Gabriel_LencesGabriel_Lences Customer Advanced IT Monkey ✭✭✭
edited August 2021 in General Discussion

With these few simple steps, we've managed to get down from 1000 incidents per month to 20! 😁

Alright maaaaaaybe that's not entirely true, but with a few enouraging voices spanning from @Adam_Dzyacky , @Peter_Miklian , @Brad_Zima , @Chris_Chekaluk1 & others, I've decied to share some tips from our latest attempt on how to improve our Incident management even just by a tiny teedy bit. This is gonna be a long one so hold on tight and grab yourself a cup of cofee while at it.

As an intro to all of this, I'd like to explain that up until now we didn't really have any system of "prioritizing" our Incidents (based on the urgency and impact). We also had a system where we knew we wanted to know what business services are affected the most. Hence why we needed to somehow pair these (Business Services and Incidents) together. Up until now, our Service Desk was the one and only unit responsible for filling in the Affected Business Service after an Incident was created.

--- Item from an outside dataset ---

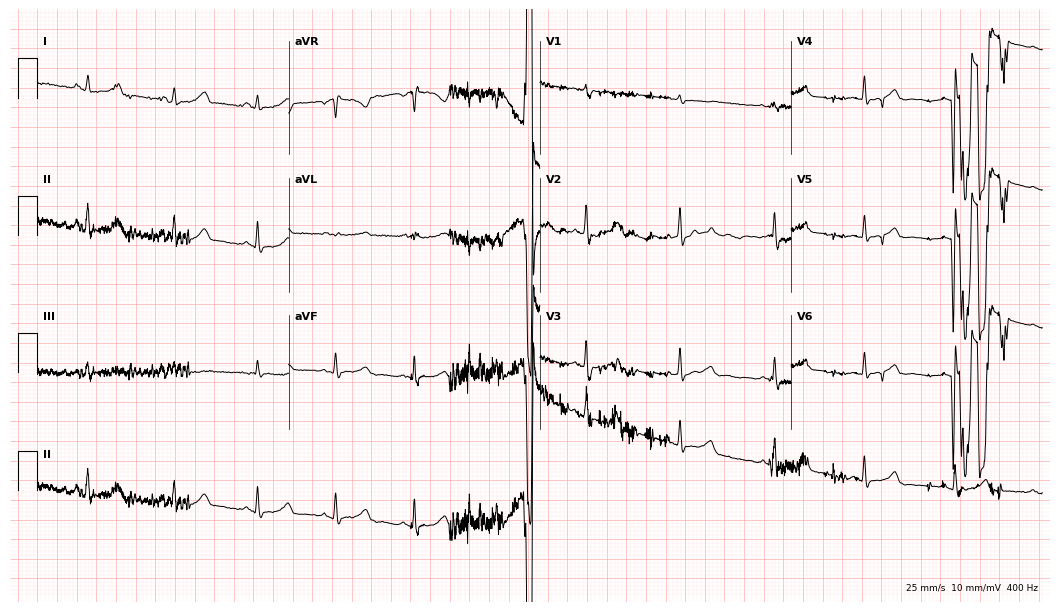
Standard 12-lead ECG recorded from a female patient, 35 years old. Read as a normal ECG.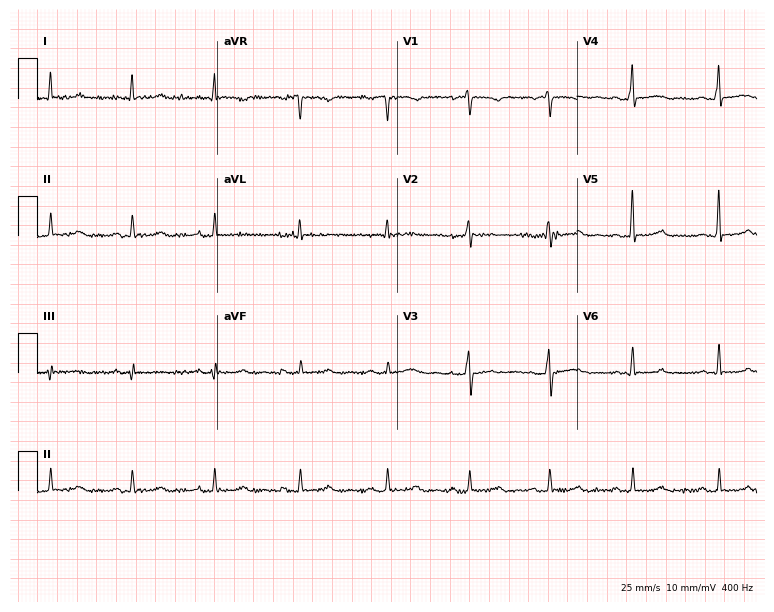
12-lead ECG from a woman, 39 years old. No first-degree AV block, right bundle branch block, left bundle branch block, sinus bradycardia, atrial fibrillation or sinus tachycardia recorded for this tracing.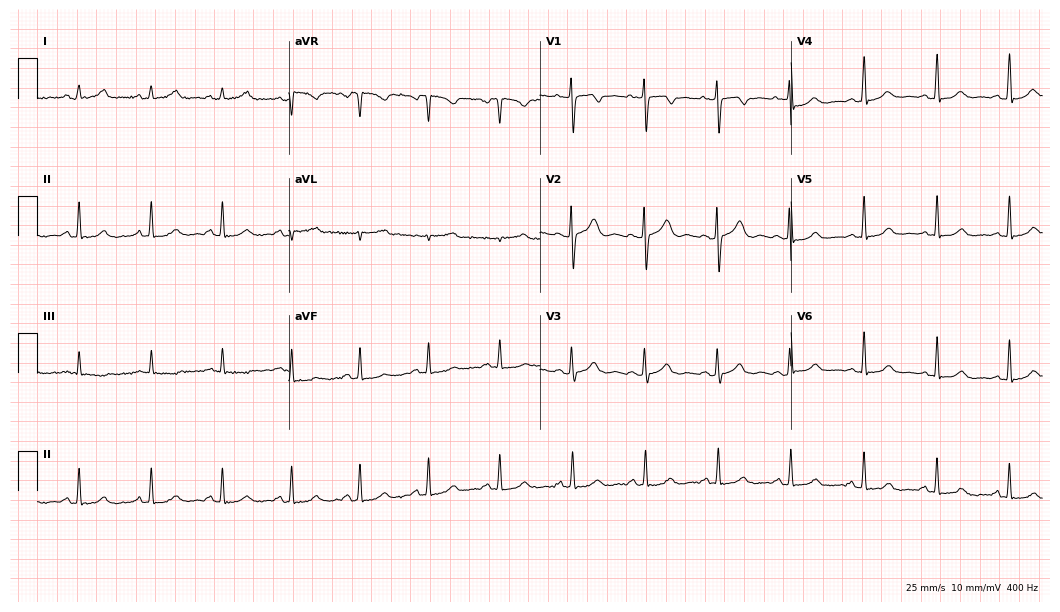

This was all fine and dandy, but we wanted to take a step further , so we wanted to

  1. Lower the burden a bit on our Service Desk AND
  2. Educate our employees that incidents affect their services we as an IT provide for them
  3. Come up with a system where the user could indicate to us WHO and HOW is impacted by the Incident

Regarding the priorities, we previously had a system where a user could control the urgency of the IR by us asking them a question "How urgent is your case?" - Needless to say, more than half of our users always picked "high".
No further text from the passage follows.